В такую жаркую ночь в каменных мешках невыносимо душно, но дома здесь старые, и электропроводка не способна выдержать кондиционеры. Большинство квартир было наполнено гулом вентиляторов, но кое-где отсутствовало даже это.

— Я болен. Мне никак не удается найти работу. Честное слово.

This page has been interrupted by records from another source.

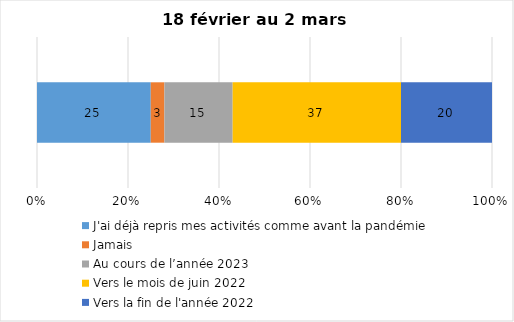
| Category | J'ai déjà repris mes activités comme avant la pandémie | Jamais | Au cours de l’année 2023 | Vers le mois de juin 2022 | Vers la fin de l'année 2022 |
|---|---|---|---|---|---|
| 0 | 25 | 3 | 15 | 37 | 20 |
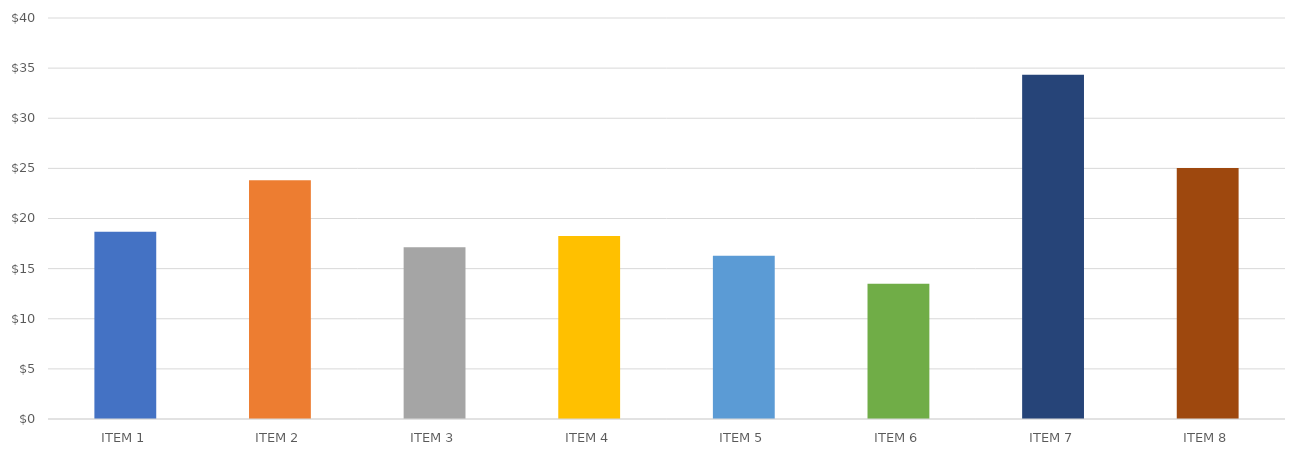
| Category | PROFIT PER ITEM |
|---|---|
| ITEM 1 | 18.685 |
| ITEM 2 | 23.815 |
| ITEM 3 | 17.125 |
| ITEM 4 | 18.25 |
| ITEM 5 | 16.275 |
| ITEM 6 | 13.5 |
| ITEM 7 | 34.35 |
| ITEM 8 | 25.04 |
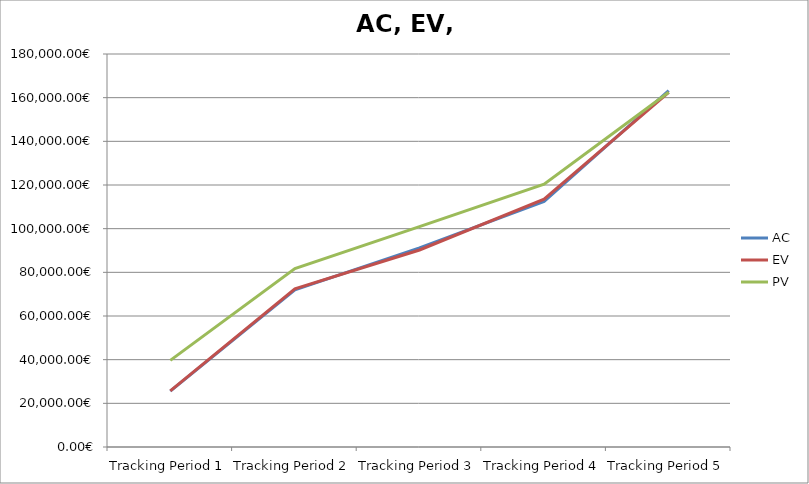
| Category | AC | EV | PV |
|---|---|---|---|
| Tracking Period 1 | 25566 | 25706 | 39674 |
| Tracking Period 2 | 71965 | 72448 | 81700 |
| Tracking Period 3 | 91166 | 90243 | 100936 |
| Tracking Period 4 | 112485 | 113475 | 120366 |
| Tracking Period 5 | 163189 | 162472 | 162472 |
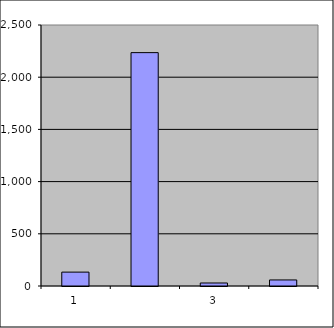
| Category | Series 0 |
|---|---|
| 0 | 133 |
| 1 | 2235.305 |
| 2 | 28.76 |
| 3 | 58.016 |

К западу от Восьмой авеню у каждого крыльца сидели кучки людей. Яркие красные точки тлеющих сигарет двигались ко ртам и обратно. Свет фар проезжающих мимо машин отражался янтарем в пивных бутылках, звенящих о бетон ступеней постоянно изменяющимися тонами по мере того, как в них убывало содержимое. Голоса громкие настолько, чтобы только перекрывать шум транспорта на Вест-сайдской автостраде, по которой тысячи машин спешили покинуть город, даже в этот поздний час.

— Дайте четвертак на пропитание! Угостите сигаретой! Ну да ладно, все равно, спокойной вам ночи. Да хранит вас бог!

В окнах жилых домов мерцали отсветы от экранов телевизоров, и часто они были не голубыми, а бледно-серыми, от допотопных черно-белых аппаратов. Многие окна оставались совершенно темными. В некоторых резким светом горела одинокая лампочка без абажура, и на ее фоне вырисовывалась неподвижная голова, уставившаяся на улицу.

— Что ты хочешь? Есть «крэк», «снежок», травка, «скорость», любые калики. Если у тебя есть доллар, могу предложить клевую киску… Парень, у меня СПИД, я бездомный… Прошу прощения, сэр, гоните ваш бумажник, мать вашу…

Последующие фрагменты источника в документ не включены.